Foto: Maxi Failla"Me costó mucho trabajo terminar el libro precisamente por esa condición de padre, me ponía yo mismo a prueba todo el tiempo", dice Juan Villoro. Foto: Maxi Failla

      –La relación con tu padre, ¿en qué clase de padre te convirtió? Eso siempre es, hasta cierto punto, una tómbola…

      –Es que uno se corrige con los propios hijos, lo cual es una enorme oportunidad de cometer nuevos errores. He sido un padre muy diferente, mucho más presente que él, más cálido. De todos modos, he generado otro tipo de problemas, pues diferente no quiere decir más eficaz ni mejor. Me costó mucho trabajo terminar el libro precisamente por esa condición de padre, me ponía yo mismo a prueba todo el tiempo. Pero, ciertamente, ser padre me llevó a cerrar con mayor eficacia heridas que estaban abiertas. De otro modo, habría habido en el libro ajustes de cuentas. Pude escribir desde el entendimiento y la comprensión del otro, que tiene luces y sombras. Me permitió tener curiosidad por el “objeto” paterno. Al cabo, todos construimos a los padres. En La desobediencia de Marte, vemos esa doble construcción, cómo los astrónomos construyen su propia figura pensando en su reputación, y luego construyen una relación en donde el uno ve al otro de distinta manera de cómo lo verán los demás. Lo mismo pasa con los padres; aunque críes a cuatro hijos, cada uno construye de una manera al padre. Ser padre me ayudó a relativizar tantas cosas.
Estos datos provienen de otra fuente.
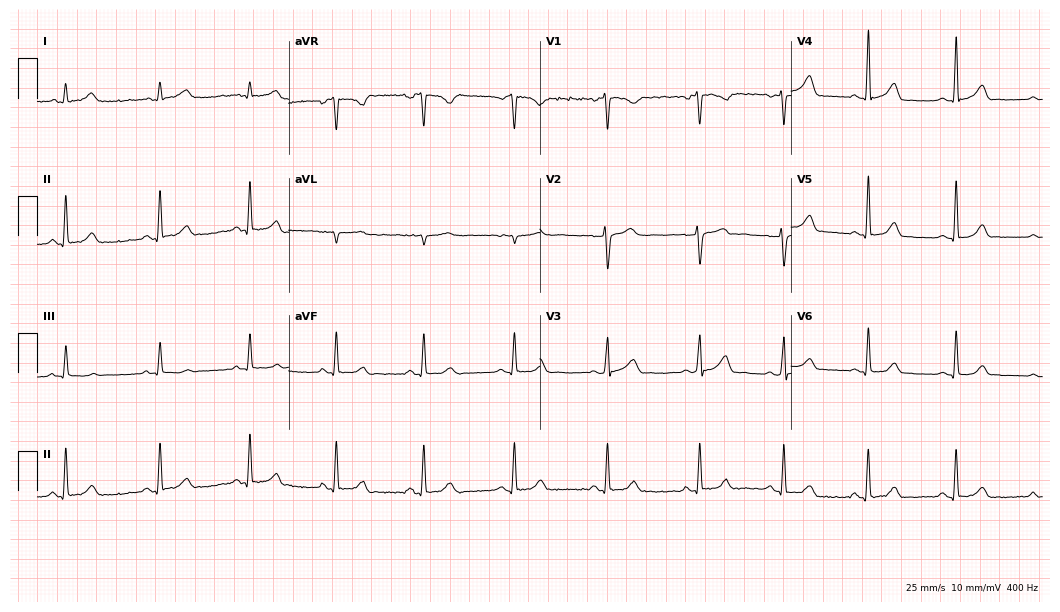
Resting 12-lead electrocardiogram. Patient: a female, 36 years old. Read as a normal ECG.

      Al teatro con Jodorowsky

      –Las obras incluidas en tu Teatro reunido son una reivindicación fuerte de la dramaturgia de autor, en momentos en que el panorama parece haber vuelto la página del texto clásico, hasta su demolición. Hoy el teatro de actores prima en los escenarios.

      –Sí, esa es una tendencia mundial. Pero el teatro de actores, recordemos, tuvo brotes antes. De hecho, empecé haciendo teatro de laboratorio, por llamar de alguna manera el teatro colectivo donde los propios actores decidíamos lo que ocurría. En 1970 con un grupo de amigos, por entonces adolescentes –yo tenía 14 ó 15 años–, éramos fervientes seguidores de Alejandro Jodorowsky. Hace años es muy conocido por sus libros de psicomagia, pero él siempre fue un gran gurú. Puedo decirte que éramos sus discípulos. Fue un magnífico director de teatro en México y tuvo una deriva interesante. Dirigió a Strindberg y Ionesco, a muchos clásicos y después, a partir de textos sueltos de Nietzsche primero y luego a partir de la convivencia comunal con distintos grupos, empezó a hacer obras contraculturales, una suerte de laboratorio. Incluso muchas muchas veces las completaba el público.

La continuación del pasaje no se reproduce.